# Elbow to elbow at Port St. Joe's



## bruceg (Nov 22, 2004)

I took my kids to Port St. Joe's state park last weekend. Man the beach was crowded!!!


----------



## bruceg (Nov 22, 2004)

Checking out the dunes...


----------



## Arrow Flinger (Nov 23, 2004)

That's my kinda beach!


----------



## bruceg (Nov 23, 2004)

If you have kids, that is a great park to visit. It took me about 8.5 hours from Marietta, but I was going a little less than the speed limit. Camping spaces are good. Gulf Breeze section was for bigger stuff, and was pretty bare - Shady Pines section had camp places very close to each other, but did have a lot of bushes between sites, so you weren't staring nose-to-nose at your neighbors.

My kids had a great time.

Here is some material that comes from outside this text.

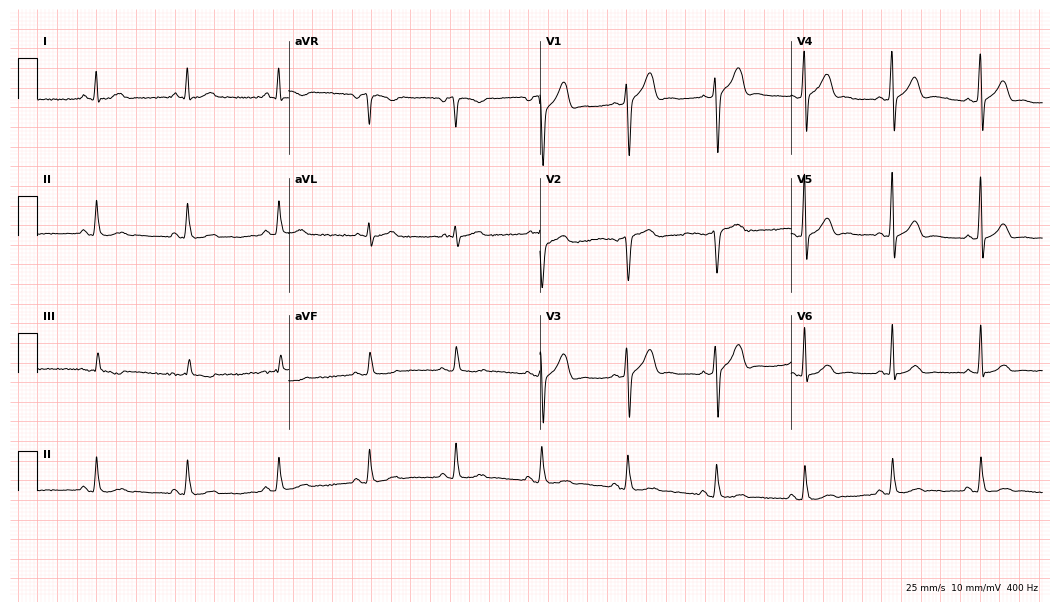
ECG — a 65-year-old man. Labelled as a normal ECG.

We also brought down one of my middle son's friends - and they spent most of the weekend playing football on the beach.

It probably gets pretty busy in season, but it was great in November! Kids saw their first armadillo, chased a lot of ghost crabs, and had a good time. I'd highly recommend the park. Not too highly, though - I wouldn't want it to get crowded.


----------



## Swamprat (Nov 23, 2004)

that is a great area. we are currently doing some work on the Eglin AFB radar site at Cape San Blas which is southeast of St. Joe. talk about some virgin beaches with dead trees on the shore and no litter or footprints, the only footprints are from the deer tracks you see in the sand dunes.   

if anybody is looking to escape i would recommend florida's "forgotten coast". mexico beach east to carrabelle is God's country. no neon, no people, just miles of empty space


----------



## Timberman (Nov 25, 2004)

Head a little east and stop at Indian Pass and pick up a crocus sack of oysters, complete with the DNR tag on it. Yummy!

That really is a beautiful and unspoiled area.


----------